I thoroughly enjoy teaching them.  They are the students that constantly challenge me to be a better teacher.
We realized in the first year we offered the class that traditional instruction just doesn't work for them. We also realized that the Fs over 50% of them received that first year were for homework completion, and not for what they actually knew and understood.  We had to do something different to not only find out what they knew, but also to get them to learn.
This is why I do goofy things like have them get up and be a displacement-time graph.  Below is all they get at the start of an assignment (I should really write this up in an actual document some day, huh?):
Picture I could have given them a ton of worksheets to do that contained all sorts of distance- and displacement-time graph goodness; in the past, I did.  But students were just memorizing the graphs--they were just memorizing what the positive, zero, and negative slopes meant. They didn't understand the "why" of any of those slopes.  And, unfortunately, that's what most worksheets tend to do--they tend to teach the rote skill without the meaning behind the skill.  And that's not what my Physical Sciencers need--they don't need another worksheet to teach them another skill they didn't really understand.  
I wanted them to truly know, understand, and be able to do, not memorize and forget.  That's where my "be a graph" activity came from, so students could learn how to really interpret motion graphs. To truly see and interpret what the motion graph is trying to tell them about an object's motion, they had to be the motion graph.
It's not a perfect activity, but it generates a lot of "OHHHHHHHs" and "Wait a minute--how could that bes" and "No I think YOU'RE wrong about what this graph looks like--let's go ask Mrs. Es."  It produces a lot of beautiful discussions that are educational music to my ears.  It gets students up, moving, and learning, and it looks like this: Picture Measuring while trying not to step on the meterstick. Also, learning how to use the metric side. Picture Two students discussing their movement ahead of time, predicting what their graph might look like. Picture Whiteboarding out their graph ahead of time before graphing it in Google spreadsheet. Yay self-checking!
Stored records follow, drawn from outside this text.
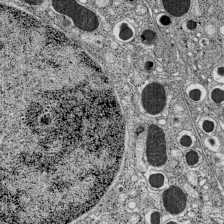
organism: C57BL Mouse
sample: Pancreatic islet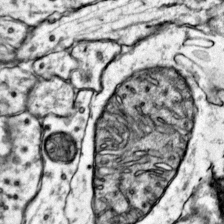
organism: Mouse
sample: Primary visual cortex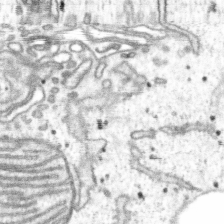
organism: Human
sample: HeLa cells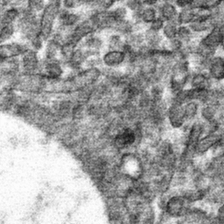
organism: Mouse
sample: Mouse hepatocytes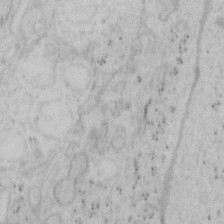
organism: Human
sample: HeLa cells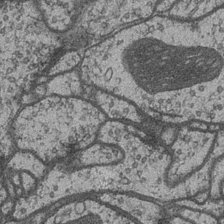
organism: Drosophila
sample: Optic medulla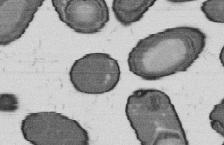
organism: B. subtilis
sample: Bacterial spore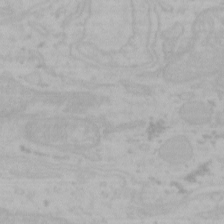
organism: Mouse
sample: Choroid plexus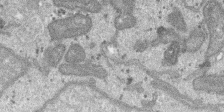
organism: Human
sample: Lung epithelial cells infected with SARS-CoV-2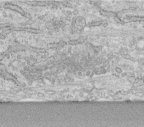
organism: Human
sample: Centriole in fibroblast cells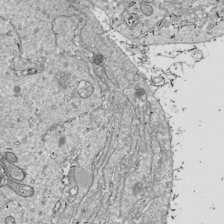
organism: Drosophila
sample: Cell division; meiosis; drosophila spermatocytes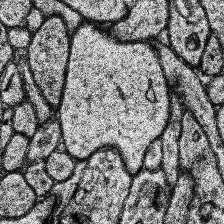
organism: Human
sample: Temporal Lobe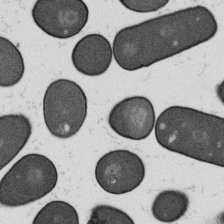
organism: B. subtilis
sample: Bacterial spore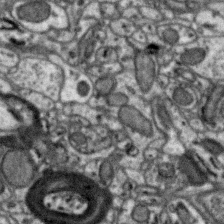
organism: Zebra finch
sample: Brain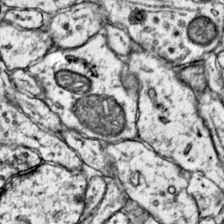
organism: Mouse
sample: Primary visual cortex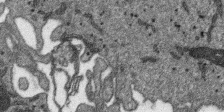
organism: Human
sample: Lung epithelial cells infected with SARS-CoV-2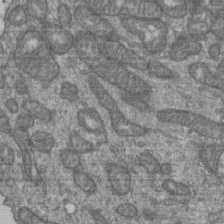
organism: Human
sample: Retinal organoid Rod and Cone cells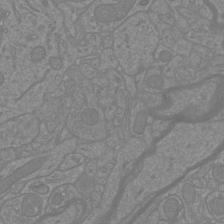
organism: Mouse
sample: Cortical neurons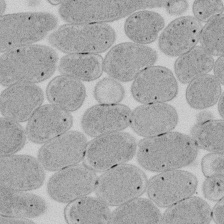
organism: E. coli
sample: Bacterial nucleoid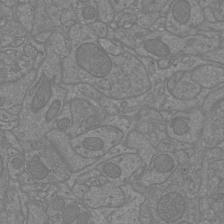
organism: Mouse
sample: Cortical neurons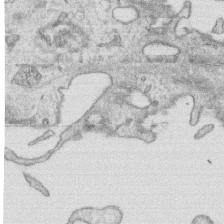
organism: Human
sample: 1205lu cells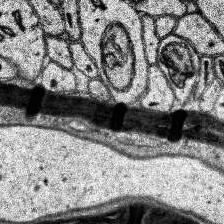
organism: Human
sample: Temporal Lobe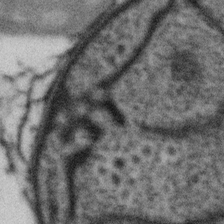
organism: Gemmata obscuriglobus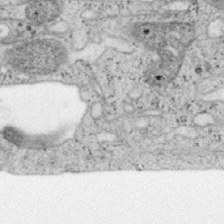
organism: Mouse
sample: OT-I killer T cells with ID8 ovarian cancer cells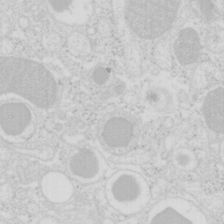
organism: Mouse
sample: Pancreas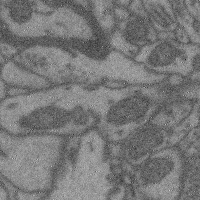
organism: Mouse
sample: Cerebral cortex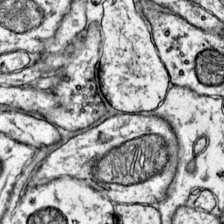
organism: Mouse
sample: Primary visual cortex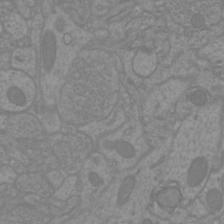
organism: Mouse
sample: Cortical neurons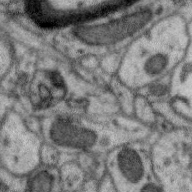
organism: Zebra finch
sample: Brain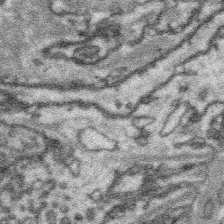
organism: Platynereis dumerilii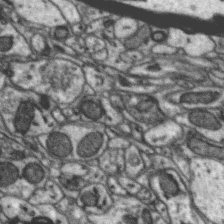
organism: Zebra finch
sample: Brain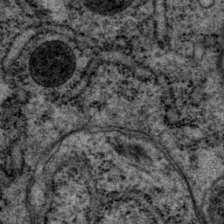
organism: P. pacificus
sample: Pharynx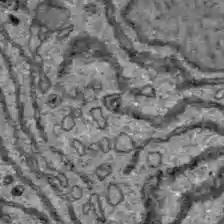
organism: C57BL Mouse
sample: Liver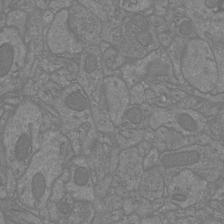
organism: Mouse
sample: Cortical neurons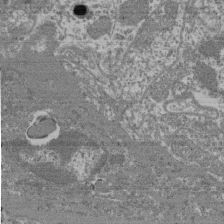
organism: Mouse
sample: Glomerulus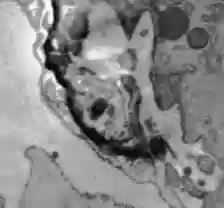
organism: C57BL Mouse
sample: Liver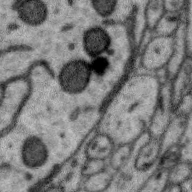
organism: Zebra finch
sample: Brain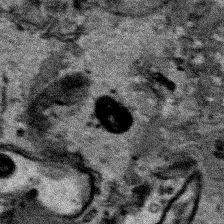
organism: Human
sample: Mitochondria in HCT116 cells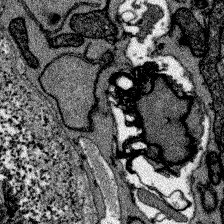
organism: Zebrafish
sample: Larval olfactory bulb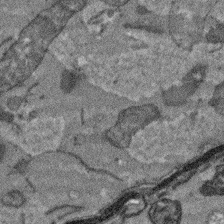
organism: Arabidopsis thaliana
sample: Root tip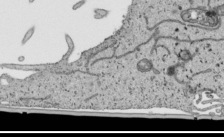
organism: Human
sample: Mitochondria in HCT116 cells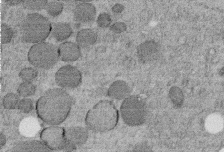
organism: C. elegans
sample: C. elegans embryo early stage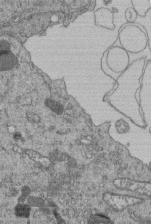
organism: Human
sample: Retinal organoid Rod and Cone cells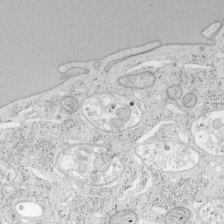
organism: Mouse
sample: OT-I killer T cells with ID8 ovarian cancer cells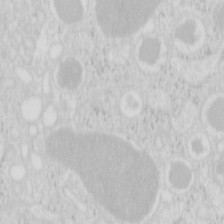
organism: Mouse
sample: Pancreas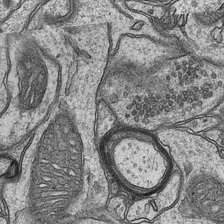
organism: Mouse
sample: CA1 Hippocampus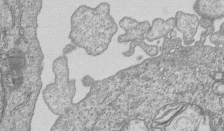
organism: Human
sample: MDA-MB-231 cells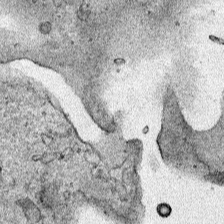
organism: Human
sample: Mitochondria in HCT116 cells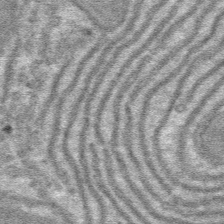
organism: Mouse
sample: Mouse hepatocytes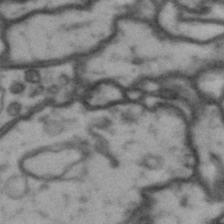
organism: Drosophila
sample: Brain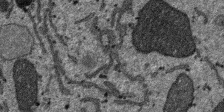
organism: Human
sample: Lung epithelial cells infected with SARS-CoV-2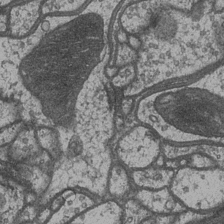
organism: Drosophila
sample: Optic medulla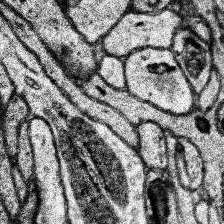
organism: Human
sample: Temporal Lobe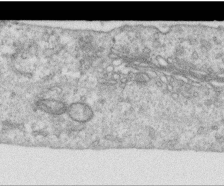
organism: Human
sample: Centriole in RPE cells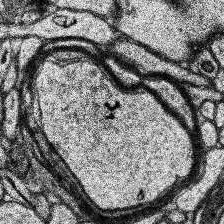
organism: Human
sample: Temporal Lobe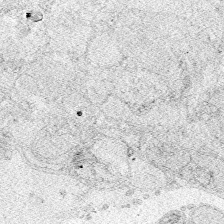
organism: Zebrafish
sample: Whole-Brain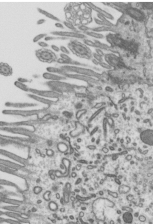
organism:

So how well does this work?  On the formative assessment I just gave, they are nailing it.  But it's more than just about some questions with pretty graphs attached to them on an assessment.  It's about students experiencing the true process of learning, and about learning how to learn.  Believe me, many groups had to (grumpily and with much eye-rolling and dramatic sighs at yours truly) back up and redo their measurements several times because their graph didn't make any sense at the end. (A lot had themselves moving backwards in time or back to their starting point when they really hadn't gone back there.  But if they hadn't actually been the graph, they wouldn't have had their "this isn't right" spidey-senses tingling.  When doing a problem on a worksheet, they have no frame of reference for realizing what they have produced isn't right.)   Failure was built in to this activity, but it was essential that they experience that--because failure, a little struggling, and fixing are so crucial to the learning process. The payoff is worth it, however.  Check out what a few of my students had to say to me during and after the activity: 
"Mrs. E, I thought this was going to be easy at first.  Now I realize I didn't really get this at all."
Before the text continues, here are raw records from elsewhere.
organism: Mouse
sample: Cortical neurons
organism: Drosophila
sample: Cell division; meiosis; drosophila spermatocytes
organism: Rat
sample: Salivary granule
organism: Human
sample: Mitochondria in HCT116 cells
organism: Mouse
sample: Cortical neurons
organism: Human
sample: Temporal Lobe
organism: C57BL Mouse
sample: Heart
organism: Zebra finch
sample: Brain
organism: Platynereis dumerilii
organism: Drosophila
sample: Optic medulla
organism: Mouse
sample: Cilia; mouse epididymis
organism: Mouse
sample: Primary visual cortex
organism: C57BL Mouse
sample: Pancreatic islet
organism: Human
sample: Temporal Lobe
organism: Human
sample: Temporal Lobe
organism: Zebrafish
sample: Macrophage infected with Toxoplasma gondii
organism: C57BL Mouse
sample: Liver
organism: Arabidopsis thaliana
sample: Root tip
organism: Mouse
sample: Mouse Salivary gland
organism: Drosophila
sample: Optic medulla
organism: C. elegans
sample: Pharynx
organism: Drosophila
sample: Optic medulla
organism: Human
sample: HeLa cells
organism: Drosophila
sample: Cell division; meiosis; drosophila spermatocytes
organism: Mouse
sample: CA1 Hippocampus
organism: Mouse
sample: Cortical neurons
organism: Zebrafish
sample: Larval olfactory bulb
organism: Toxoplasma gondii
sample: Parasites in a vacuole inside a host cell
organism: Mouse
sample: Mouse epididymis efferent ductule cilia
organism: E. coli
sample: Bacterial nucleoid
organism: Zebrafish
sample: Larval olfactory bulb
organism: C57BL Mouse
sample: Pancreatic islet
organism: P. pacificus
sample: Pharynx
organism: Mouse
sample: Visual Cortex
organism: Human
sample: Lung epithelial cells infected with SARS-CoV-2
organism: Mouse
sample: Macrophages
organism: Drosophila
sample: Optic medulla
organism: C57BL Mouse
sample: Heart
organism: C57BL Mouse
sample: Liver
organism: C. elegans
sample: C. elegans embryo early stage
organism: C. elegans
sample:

"I was mad that you didn't just give us notes on this.  But now I see that if you had done that, we wouldn't really understand."
"Mrs. E, you're such a jerk."  (This is a term of endearment in our classroom.  I am a jerk--a jerk for learning.)
I can't do the learning for them, but I can design activities so they can do the learning and experience real learning.   I'm not a master at it yet by any means, but I know that doing these types of activities are usually better than any worksheet I can give them.